Le pauvre gosse harcelé est roux – vieille malédiction des roux. Sous Chatel, il était gaucher – vieille malédiction des gauchers. Poncifs et stéréotypes. Dans la réalité, il est effectivement souvent faible – le dernier cas où j’ai eu l’occasion d’intervenir, avec tous mes collègues, concernait une gamine malade -, mais il est le plus souvent bon élève. Quatre brutes à front bas contre un « intello » – et il faudra un jour demander des comptes à tous ceux qui ont laissé s’installer la haine du savoir et de l’intelligence -, c’est cela, le plus souvent, la réalité du harcèlement.

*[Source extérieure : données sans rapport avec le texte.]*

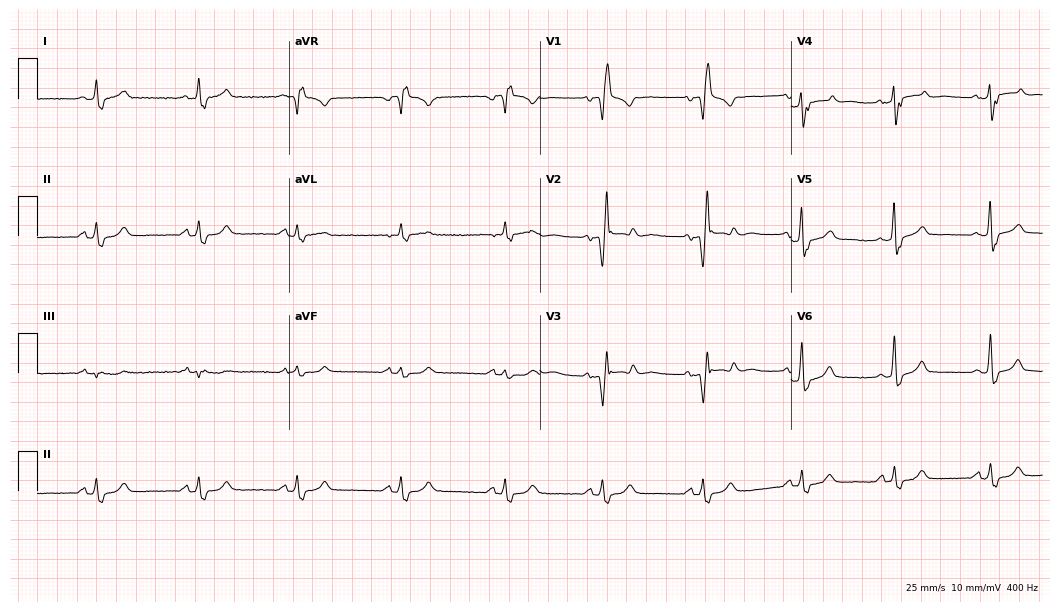
12-lead ECG (10.2-second recording at 400 Hz) from a male patient, 64 years old. Findings include right bundle branch block.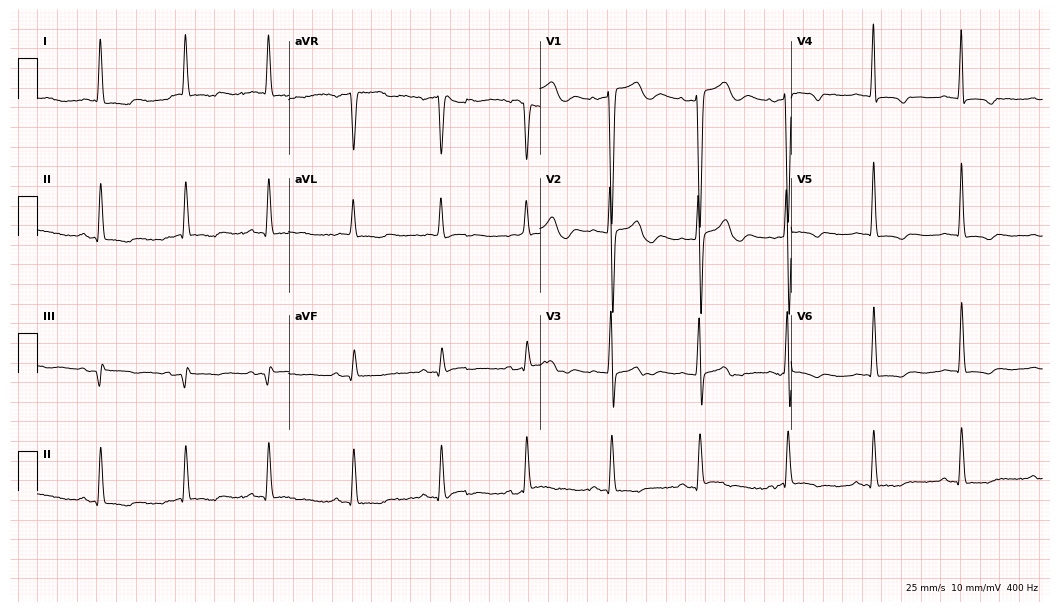
Electrocardiogram (10.2-second recording at 400 Hz), an 82-year-old woman. Of the six screened findings (first-degree AV block, right bundle branch block (RBBB), left bundle branch block (LBBB), sinus bradycardia, atrial fibrillation (AF), sinus tachycardia), none is recorded.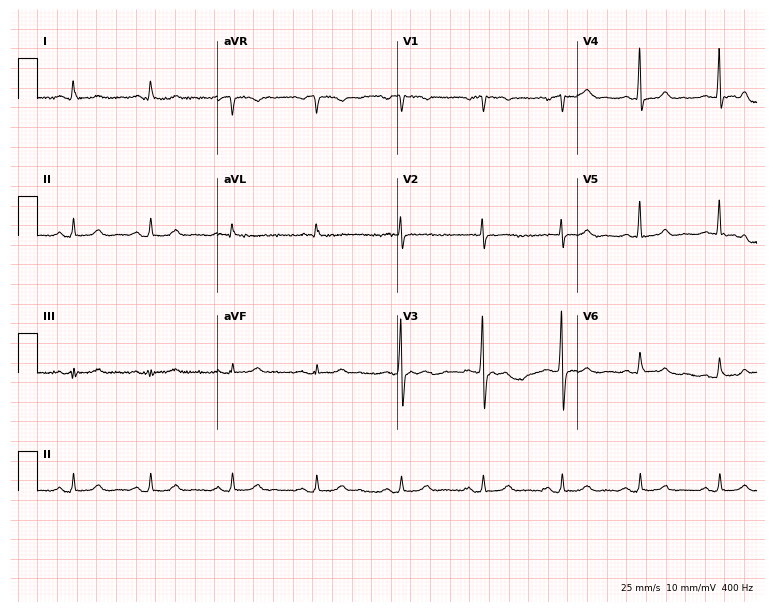
12-lead ECG from a 58-year-old male patient (7.3-second recording at 400 Hz). No first-degree AV block, right bundle branch block, left bundle branch block, sinus bradycardia, atrial fibrillation or sinus tachycardia recorded for this tracing.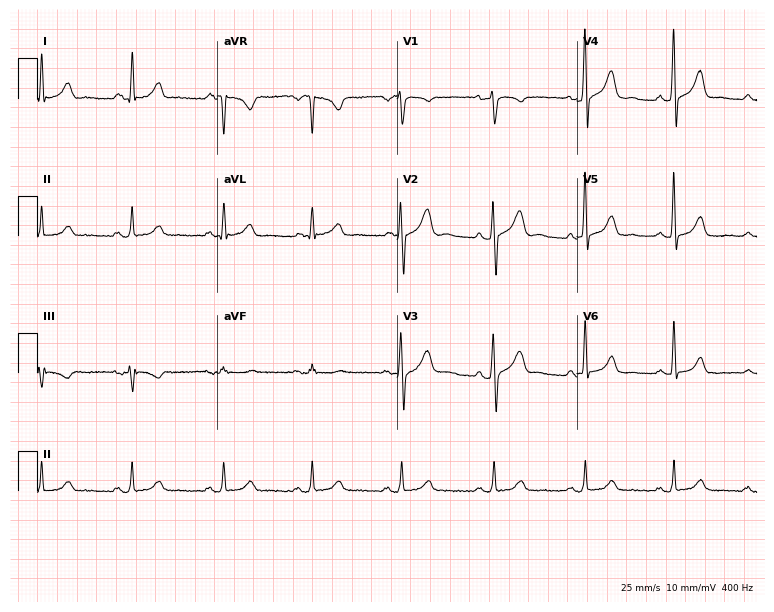
Electrocardiogram (7.3-second recording at 400 Hz), a 71-year-old male patient. Overall reading on record: normal ECG.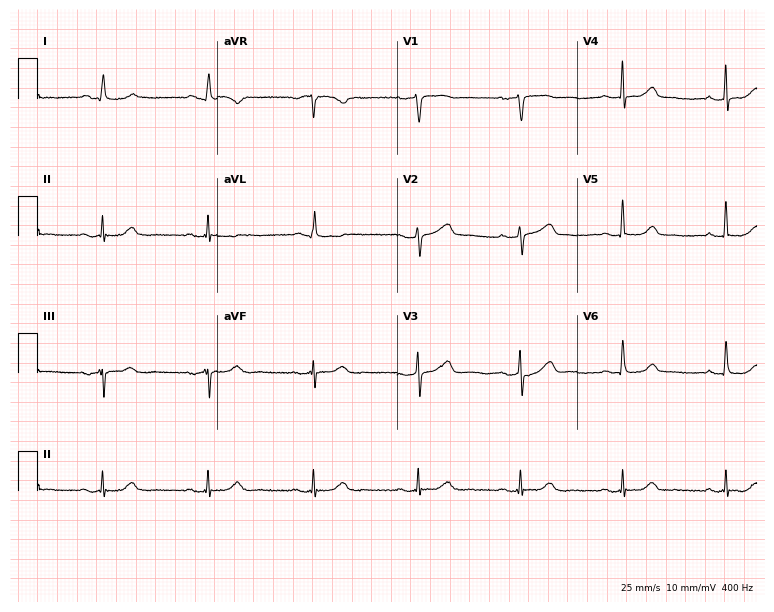
Electrocardiogram (7.3-second recording at 400 Hz), a 56-year-old female. Overall reading on record: normal ECG.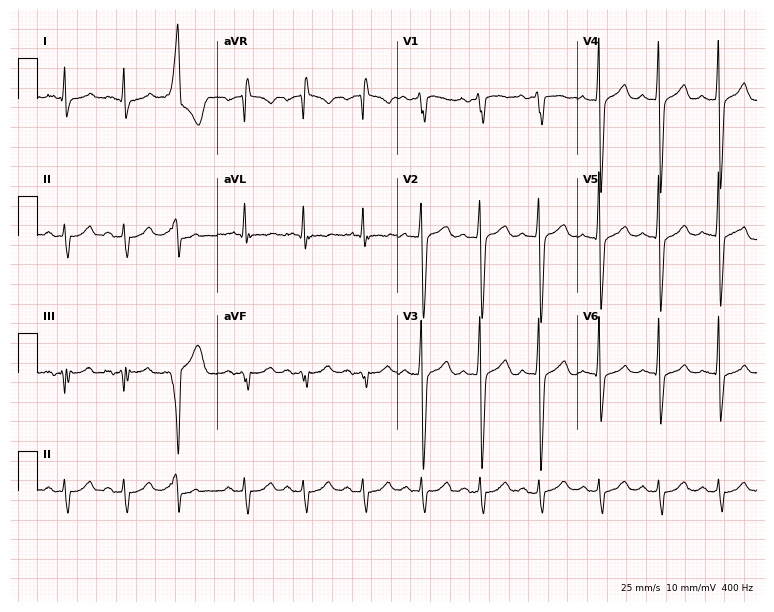
ECG — an 83-year-old man. Screened for six findings — first-degree AV block, right bundle branch block, left bundle branch block, sinus bradycardia, atrial fibrillation, sinus tachycardia — none is recorded. Other findings, if any, are not listed.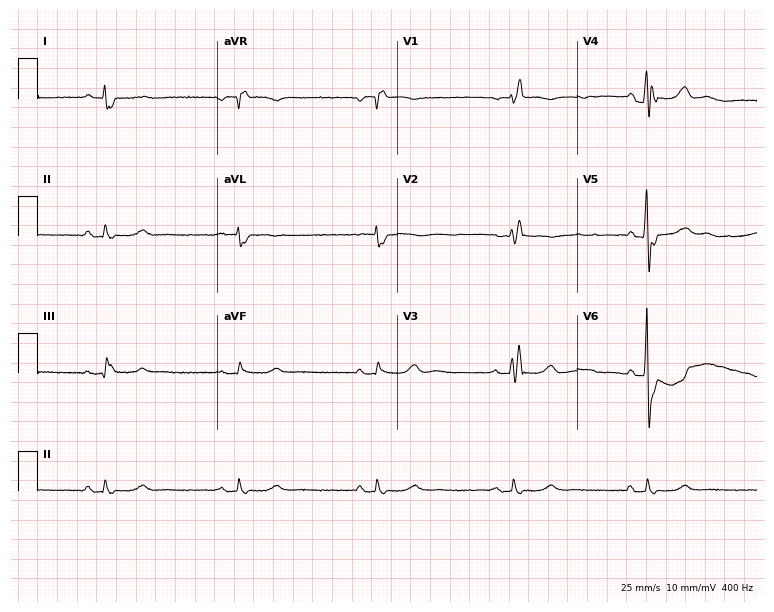
12-lead ECG from a 60-year-old man (7.3-second recording at 400 Hz). Shows right bundle branch block (RBBB), sinus bradycardia (a sinus rate of 50 beats per minute or less).

Ajoutez les distinctions de « communautés » – la gauche a tenu à réinventer les particularismes ethniques ou religieux, la droite classique a laissé faire, la République finit éparpillée façon puzzle, de malheureux gosses en paient le prix -, et vous avez le chaudron de sorcières où mijotent les occasions de harcèlement.
Tolérance zéro
C’est ce que pensait La Fontaine (dans la fable des Deux pigeons), et c’est la réalité de terrain, n’en déplaise aux pédagogues post-rousseauistes qui veulent croire que l’enfant est bon. L’enfant est sauvage, même quand il n’a pas été élevé avec les loups. C’est à l’institution scolaire – et naturellement à ses parents, trop souvent en faillite éducative – de redresser (c’est le sens premier d’instituer, qui a donné instituteur) la petite bête féroce qui arrache les ailes des mouches et distribue des gnons à ses camarades.
Il faut urgemment instaurer une tolérance zéro. Tout harceleur doit être non seulement exclu, mais traduit en justice. Il faut former les enseignants (et pas seulement les enseignants) à détecter les maltraitances physiques ou psychiques. Il faut moraliser les réseaux sociaux : une attaque via Facebook doit être elle aussi passible des tribunaux, et aucun anonymat ne doit persister face à un délit, qui peut entraîner la mort, dois-je le rappeler.
Alors, cessons de trouver des excuses aux harceleurs, et prenons-les pour ce qu’ils sont : des brutes et des délinquants.
Ah, mais ils ne font que répéter une violence qu’ils subissent, disent les belles âmes. Ma foi, les belles âmes (qui inscrivent leurs enfants dans des établissements sans problèmes) sont responsables, à force de mansuétude et de « compréhension », d’une extension du domaine de la violence. Réinstituons déjà la transmission impitoyable du savoir et des Lumières à l’école, ce sera un premier pas. Et parallèlement, traduisons en justice les petits caïds en puissance. Ça leur évitera de finir un jour sous les balles d’autres caïds.